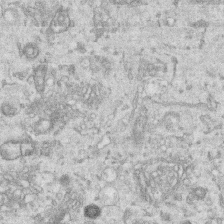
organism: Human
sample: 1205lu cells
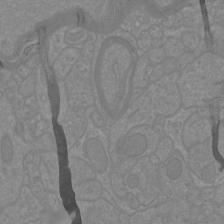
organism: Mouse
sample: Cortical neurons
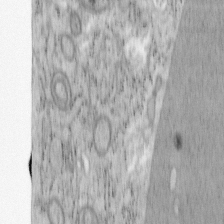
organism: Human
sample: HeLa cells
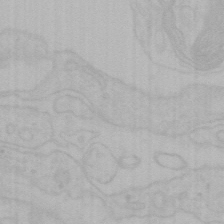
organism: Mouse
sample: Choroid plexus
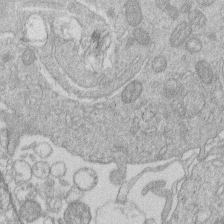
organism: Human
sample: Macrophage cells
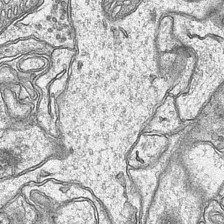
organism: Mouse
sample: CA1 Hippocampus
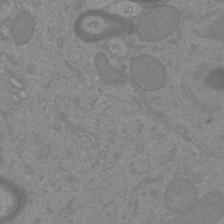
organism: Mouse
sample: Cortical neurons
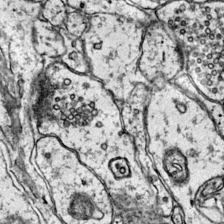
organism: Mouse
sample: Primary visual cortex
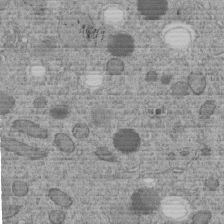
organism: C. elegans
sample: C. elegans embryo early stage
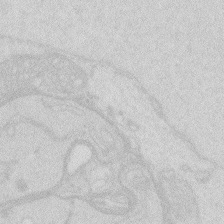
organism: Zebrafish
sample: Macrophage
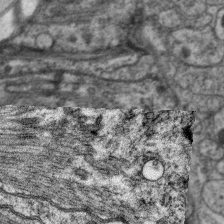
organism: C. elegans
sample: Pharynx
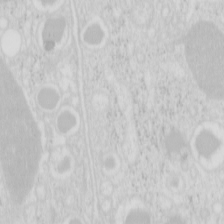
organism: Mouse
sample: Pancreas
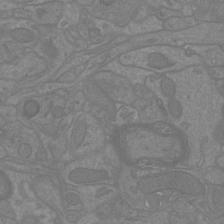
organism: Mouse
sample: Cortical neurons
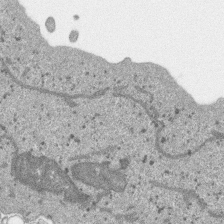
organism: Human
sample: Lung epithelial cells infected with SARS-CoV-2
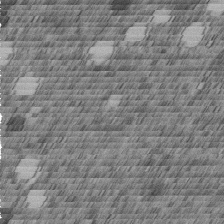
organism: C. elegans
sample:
* * * *
§ Problem to work on: Where the data contains an image, skip the image and copy everything else exactly as it appears.

§ Reply to the task:
organism: Human
sample: 1205lu cells
organism: Mouse
sample: Cortical neurons
organism: Human
sample: HeLa cells
organism: Mouse
sample: Choroid plexus
organism: Human
sample: Macrophage cells
organism: Mouse
sample: CA1 Hippocampus
organism: Mouse
sample: Cortical neurons
organism: Mouse
sample: Primary visual cortex
organism: C. elegans
sample: C. elegans embryo early stage
organism: Zebrafish
sample: Macrophage
organism: C. elegans
sample: Pharynx
organism: Mouse
sample: Pancreas
organism: Mouse
sample: Cortical neurons
organism: Human
sample: Lung epithelial cells infected with SARS-CoV-2
organism: C. elegans
sample:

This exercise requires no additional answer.